'Mother of all nature reserves' gets £92,000 80th birthday present

Dancersend nature reserve near Aylesbury. Picture: Pete Hughes

A wildlife haven which helped inspire a banker to start the UK's nature reserve movement will receive a special birthday gift to celebrate its 80th anniversary – a grant of more than £90,000.

The money will be used to improve Dancersend Reserve in Buckinghamshire, which was one of the first nature reserves in the UK. The 211-acre site, near Aylesbury, is where a young Charles Rothschild discovered his love of nature. He went on to help found the conservation society that eventually became The Wildlife Trusts.

Now, the Rothschild Foundation set up by Charles's family has given £92,000 to the Berks, Bucks and Oxon Wildlife Trust (BBOWT) to develop the site which it was gifted as a nature reserve 80 years ago.
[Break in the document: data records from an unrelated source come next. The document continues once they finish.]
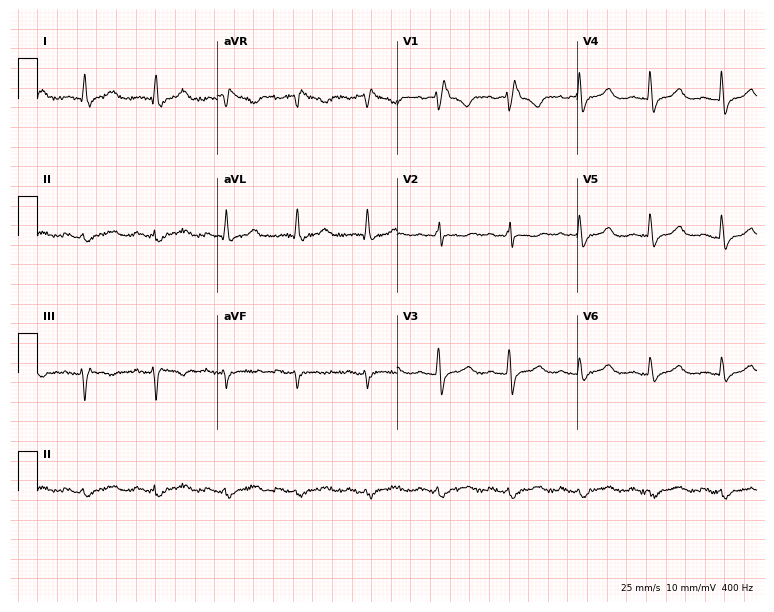
ECG (7.3-second recording at 400 Hz) — a 76-year-old woman. Findings include right bundle branch block (RBBB).
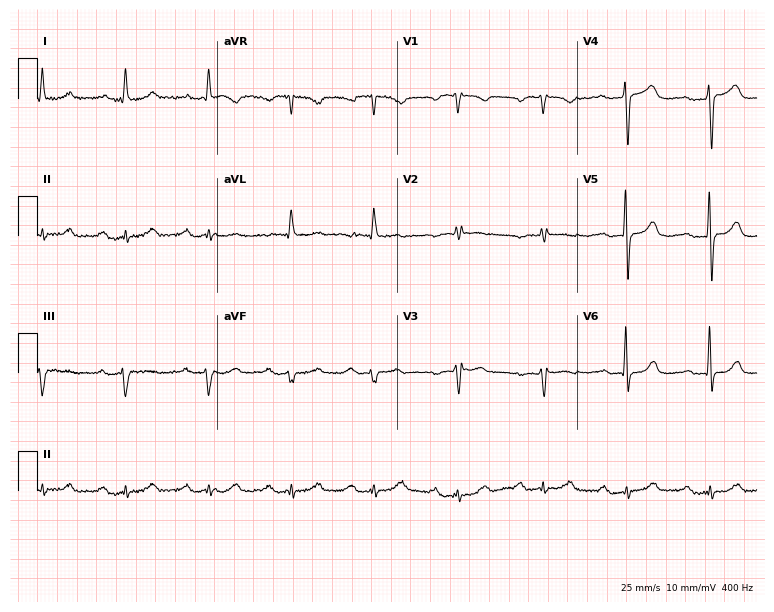
ECG (7.3-second recording at 400 Hz) — an 80-year-old female. Findings include first-degree AV block.
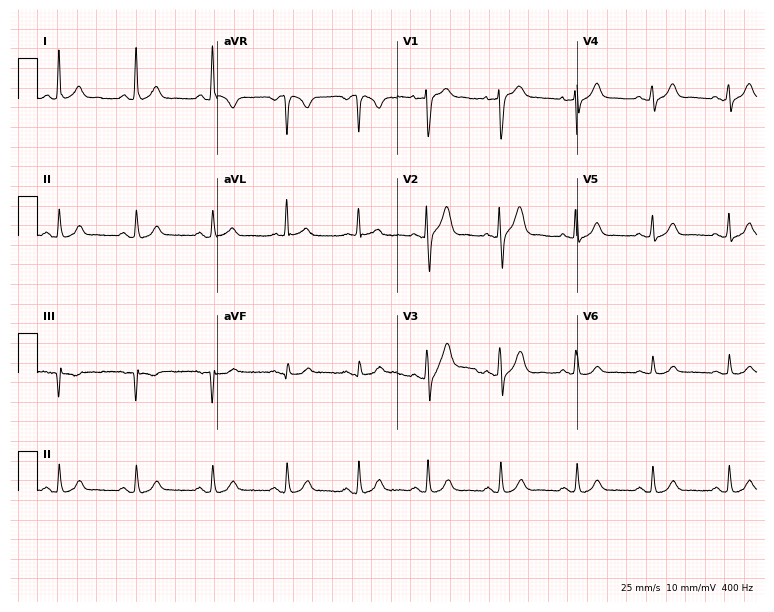
12-lead ECG (7.3-second recording at 400 Hz) from a man, 50 years old. Screened for six findings — first-degree AV block, right bundle branch block, left bundle branch block, sinus bradycardia, atrial fibrillation, sinus tachycardia — none is recorded. Findings outside these six are not listed.
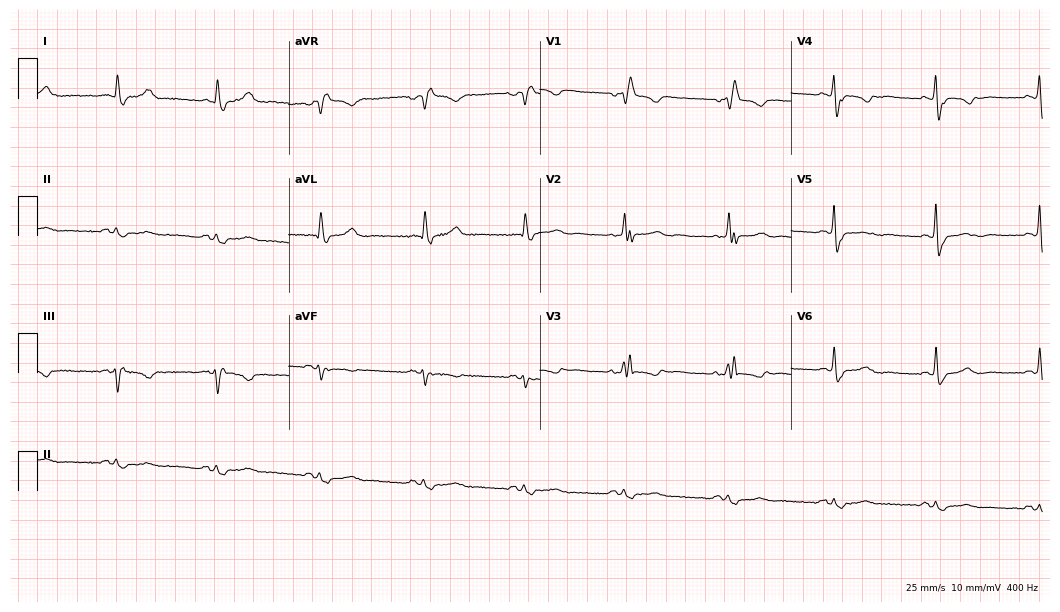
Resting 12-lead electrocardiogram. Patient: a female, 65 years old. The tracing shows right bundle branch block.
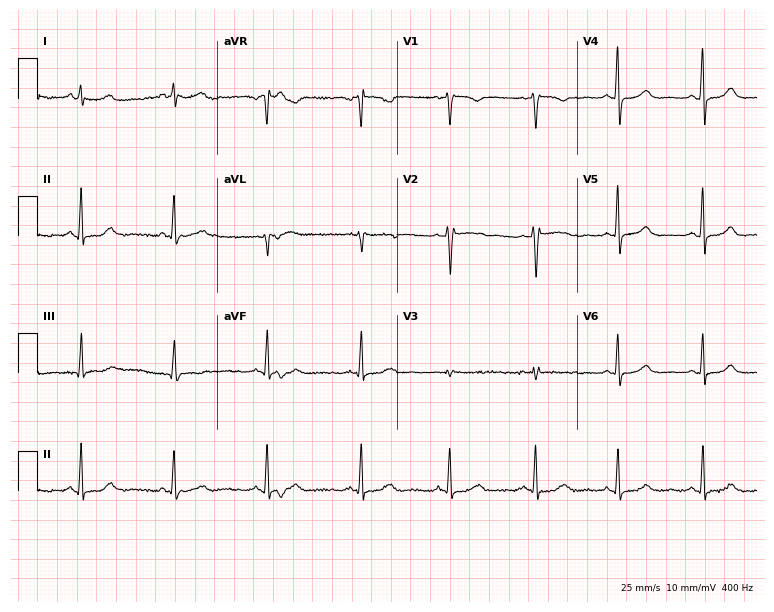
Standard 12-lead ECG recorded from a 47-year-old female (7.3-second recording at 400 Hz). Read as a normal ECG.

The donation will help create a mosaic of new habitats, a wildlife pond and display boards telling the little-known story of Dancersend. BBOWT, which part-owns and manages the reserve, is also planning a series of events to celebrate the anniversary and will work with neighbouring landowners to help protect and enhance the natural environment in the area for people to enjoy. The two-year program of works starts on July 1.
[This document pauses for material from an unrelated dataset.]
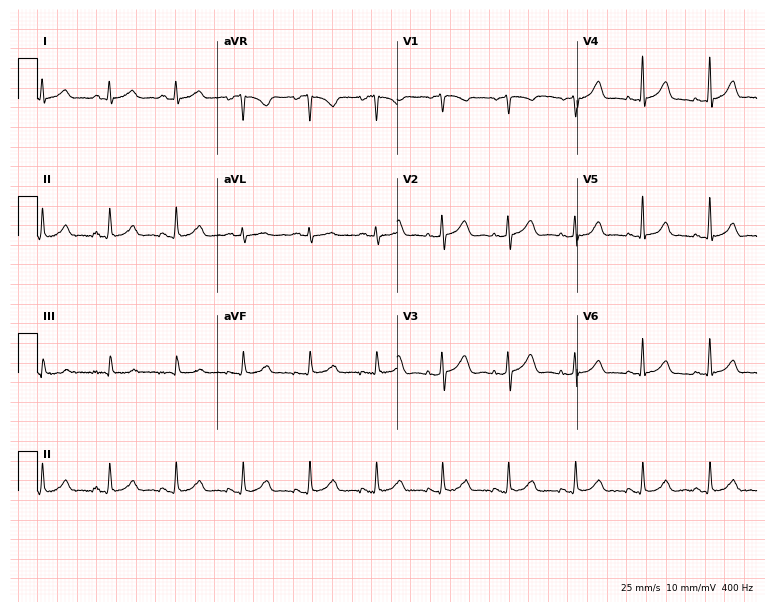
ECG (7.3-second recording at 400 Hz) — a female, 56 years old. Labelled as a normal ECG.
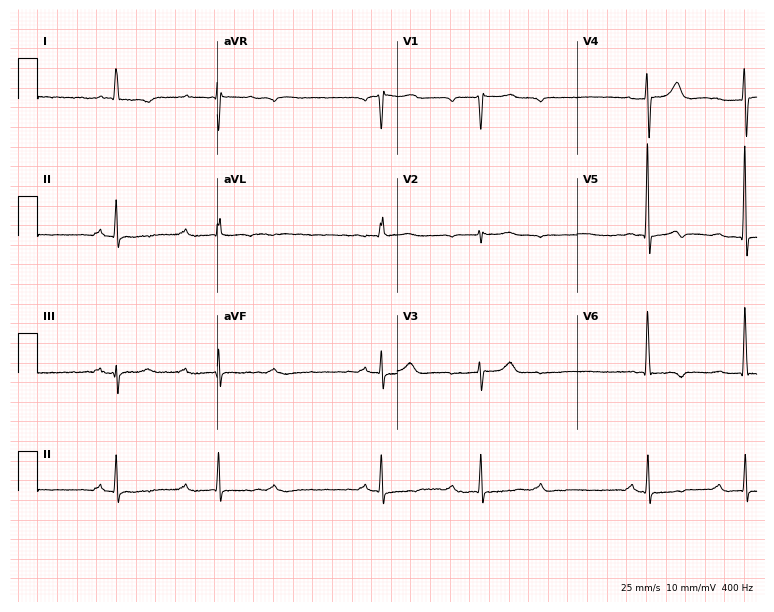
Resting 12-lead electrocardiogram (7.3-second recording at 400 Hz). Patient: a 68-year-old male. None of these six findings is recorded: first-degree AV block, right bundle branch block, left bundle branch block, sinus bradycardia, atrial fibrillation, sinus tachycardia.

Silver-washed fritillary butterflies at BBOWT's Dancersend nature reserve near Aylesbury. Picture: Mick Jones

Silver-washed fritillary butterflies at BBOWT's Dancersend nature reserve near Aylesbury. Picture: Mick Jones

BBOWT CEO Estelle Bailey said:

"Dancersend is like the mother of all nature reserves – one of the foundation stones on which The Wildlife Trusts was built. This beautiful place inspired the man who became a pioneer in the UK's nature reserve movement, so it has an important place in history as well as in our hearts.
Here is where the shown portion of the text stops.